Kepala Satuan Pelayanan Terminal Poris Plawad Alwien Athena mengatakan, gelombang arus mudik Idul Adha mulai terlihat di terminal. Alwien menjabarkan, jumlah penumpang di Terminal Poris Plawad per hari berkisar 400 hingga 500 orang. Mayoritas bus yang berangkat dari Terminal Poris Plawad menuju Madura dan Padang. Alwien memperkirakan puncak arus mudik Idul Adha terjadi pada 29 Juli atau 30 Juli 2020.
”Keberangkatan didominasi bus tujuan Madura dan Padang. Sekitar 50 persen ke Madura,” ujar Alwien.
Menurut Alwien, setiap penumpang harus menyertakan surat keterangan sehat sebagai salah satu syarat bepergian menggunakan bus. Tanpa surat keterangan sehat, penumpang dilarang berangkat.
Pantauan Kompas di pintu keluar Terminal Poris Plawad, satu bus terpaksa diminta masuk kembali ke terminal karena salah seorang penumpang kedapatan tak membawa surat keterangan sehat saat diperiksa petugas. Penumpang yang tak membawa surat keterangan sehat itu lalu diminta turun dari bus.
Anggota Dewan Pakar Ikatan Ahli Kesehatan Masyarakat Indonesia (IAKMI), Hermawan Saputra, mengatakan, saat ini dari segi regulasi sudah tidak ada lagi yang bisa membatasi pergerakan warga ke luar daerah. Sebelumnya pada masa awal-awal PSBB, pembatasan orang dilakukan secara ketat dengan adanya pos-pos pemeriksaan.
”Sekarang yang ada hanya imbauan dan itu kurang efektif menahan pergerakan warga. Makanya, orang bisa dengan mudah bepergian, apalagi di Pulau Jawa,” kata Hermawan.
Yang ada hanya imbauan dan itu kurang efektif menahan pergerakan warga. Makanya, orang bisa dengan mudah bepergian, apalagi di Pulau Jawa. (Hermawan Saputra)
Dampak dari pelonggaran PSBB itu, menurut Hermawan, akan sangat mengkhawatirkan. Saat ini jumlah kasus terkonfirmasi positif di Indonesia telah menembus lebih dari 102.000 kasus dan bakal terus bertambah dengan adanya pelonggaran PSBB. Hermawan menyayangkan tidak ada kebijakan khusus yang diambil pemerintah untuk menangani Covid-19 dalam kaitannya dengan menahan arus mudik.
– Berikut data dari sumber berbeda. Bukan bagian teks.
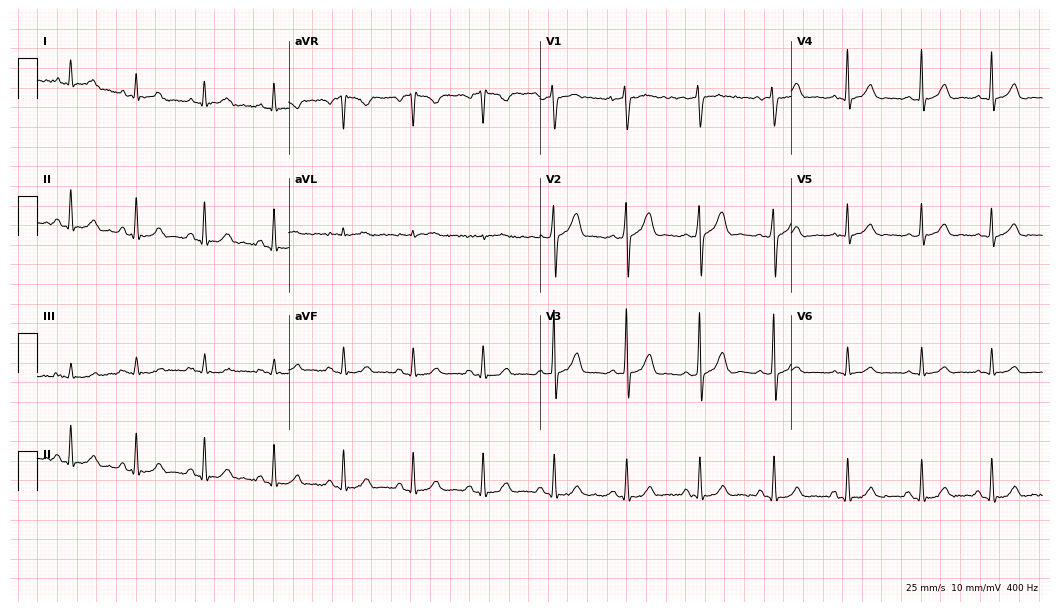
12-lead ECG from a 42-year-old male patient (10.2-second recording at 400 Hz). Recorded interpretation: within normal limits.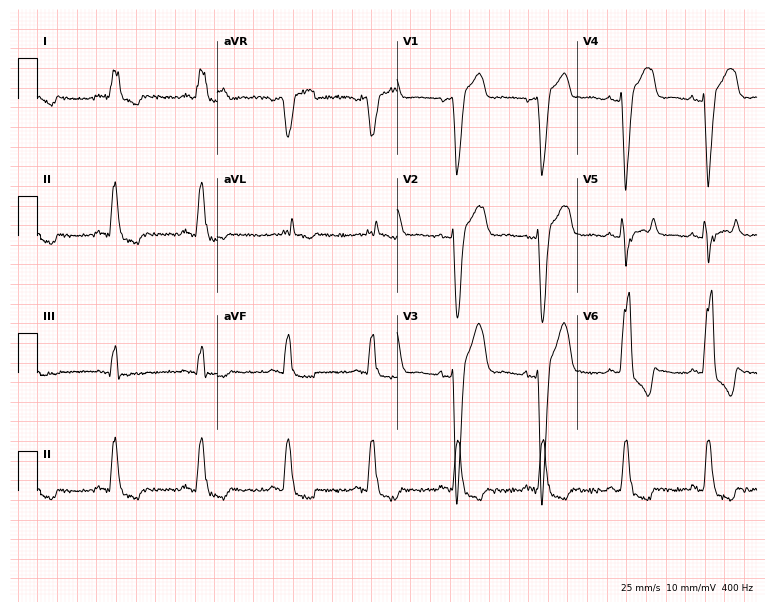
Resting 12-lead electrocardiogram (7.3-second recording at 400 Hz). Patient: a male, 82 years old. The tracing shows left bundle branch block (LBBB).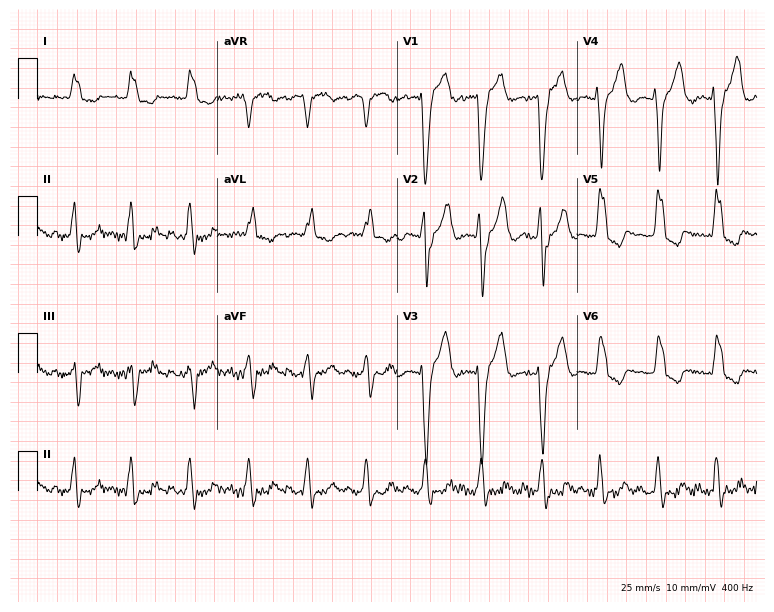
12-lead ECG (7.3-second recording at 400 Hz) from a female, 82 years old. Findings include left bundle branch block.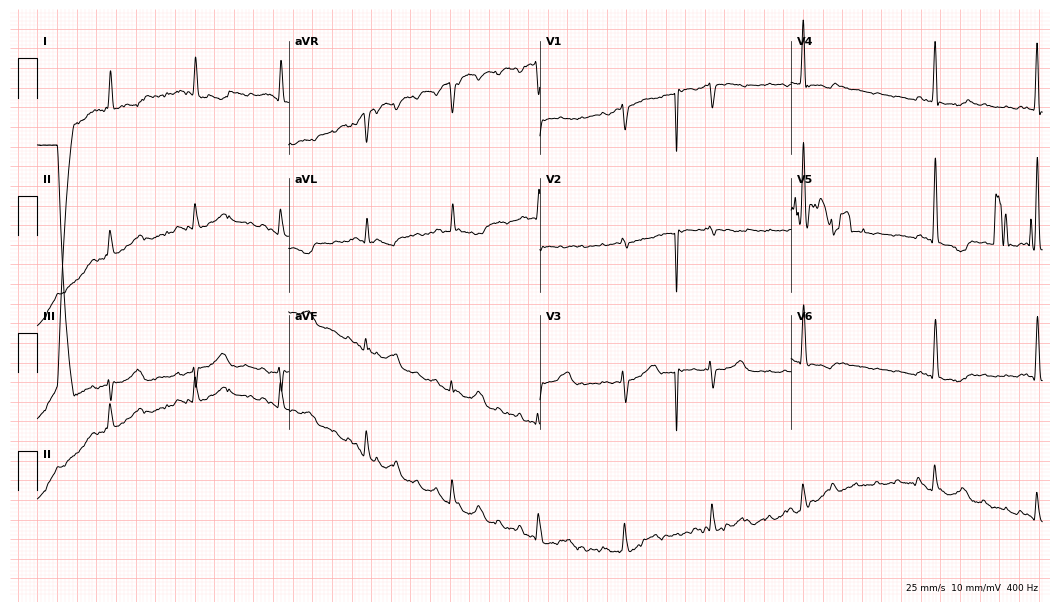
Electrocardiogram, a female, 83 years old. Of the six screened findings (first-degree AV block, right bundle branch block, left bundle branch block, sinus bradycardia, atrial fibrillation, sinus tachycardia), none is recorded. Only these six findings were labelled.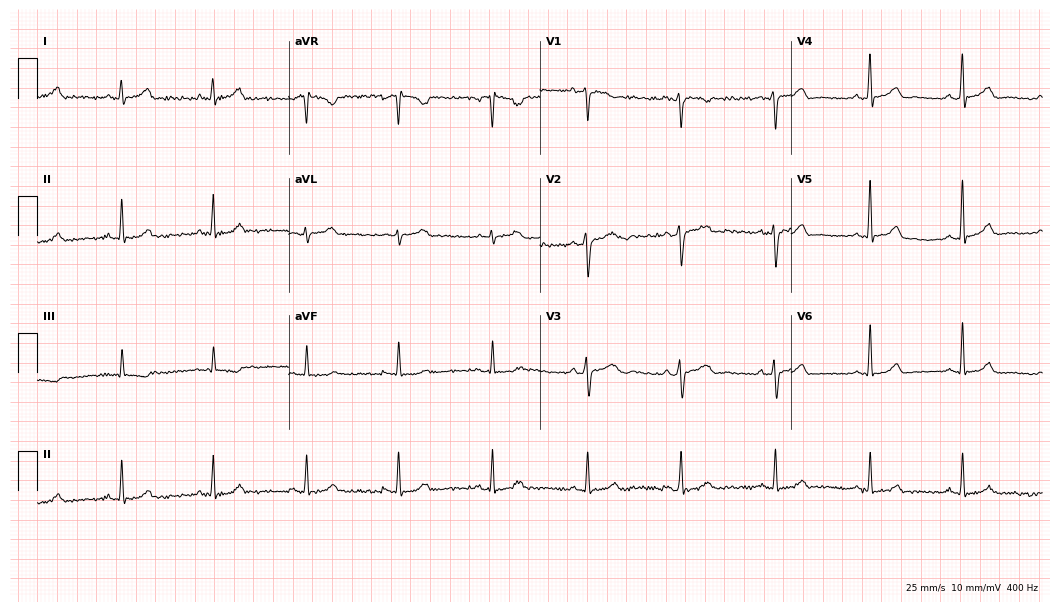
Standard 12-lead ECG recorded from a female, 41 years old (10.2-second recording at 400 Hz). Read as a normal ECG.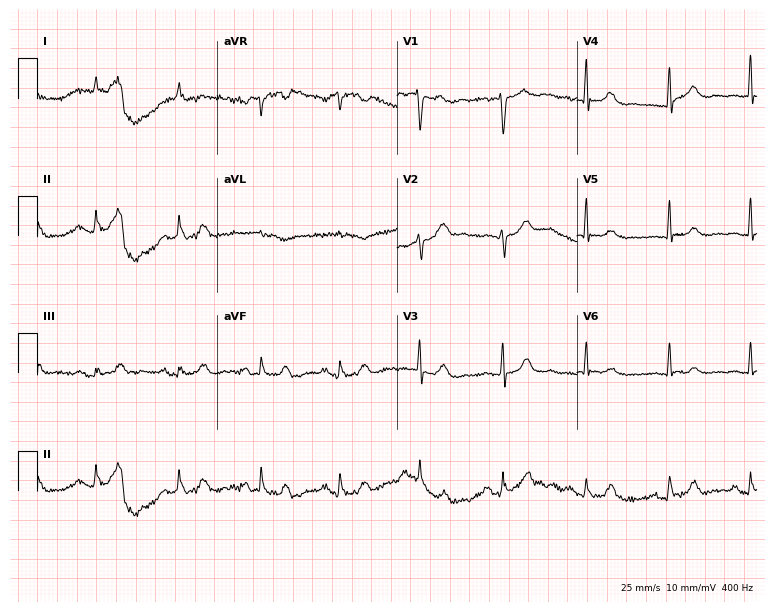
ECG — an 83-year-old male patient. Screened for six findings — first-degree AV block, right bundle branch block, left bundle branch block, sinus bradycardia, atrial fibrillation, sinus tachycardia — none is recorded.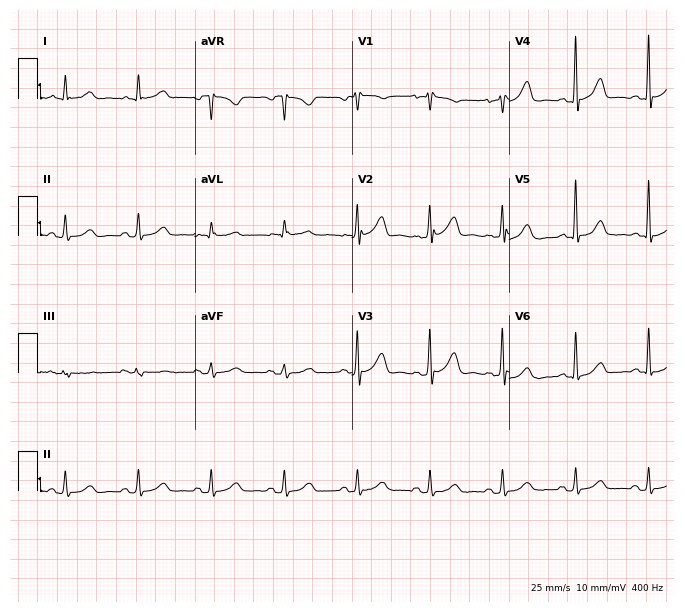
Resting 12-lead electrocardiogram (6.4-second recording at 400 Hz). Patient: a female, 69 years old. Read as a normal ECG.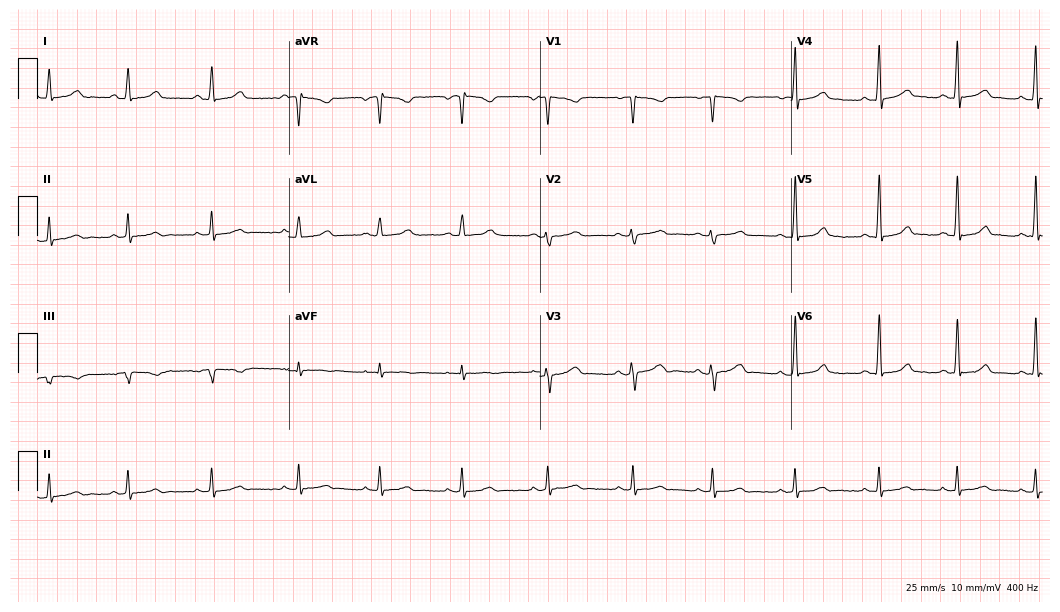
ECG — a woman, 39 years old. Labelled as a normal ECG.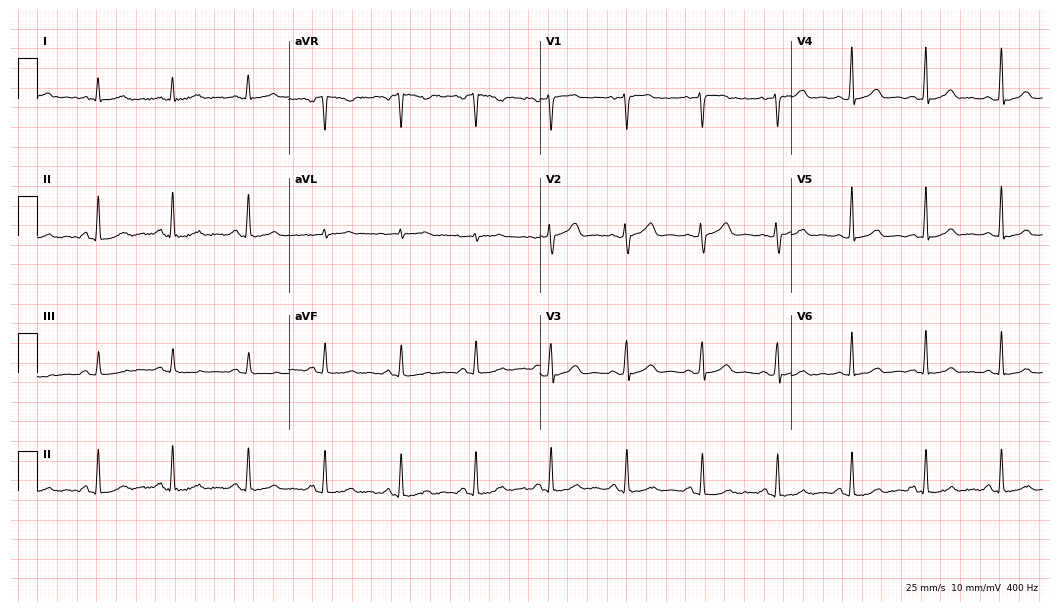
12-lead ECG (10.2-second recording at 400 Hz) from a female, 46 years old. Labelled as a normal ECG.

Sebelumnya, epidemiolog Universitas Gadjah Mada, Yogyakarta, Bayu Satria Wiratama, meminta pemerintah memperketat syarat warga bepergian ke daerah lain. Caranya dengan mewajibkan syarat bukti bebas dari Covid-19 melalui tes reaksi rantai polimerase (PCR). Jika tes PCR tak bisa dilakukan di daerah tujuan, warga mesti menjalani karantina selama 14 hari untuk mencegah penularan Covid-19 (Kompas, 28/7/2020).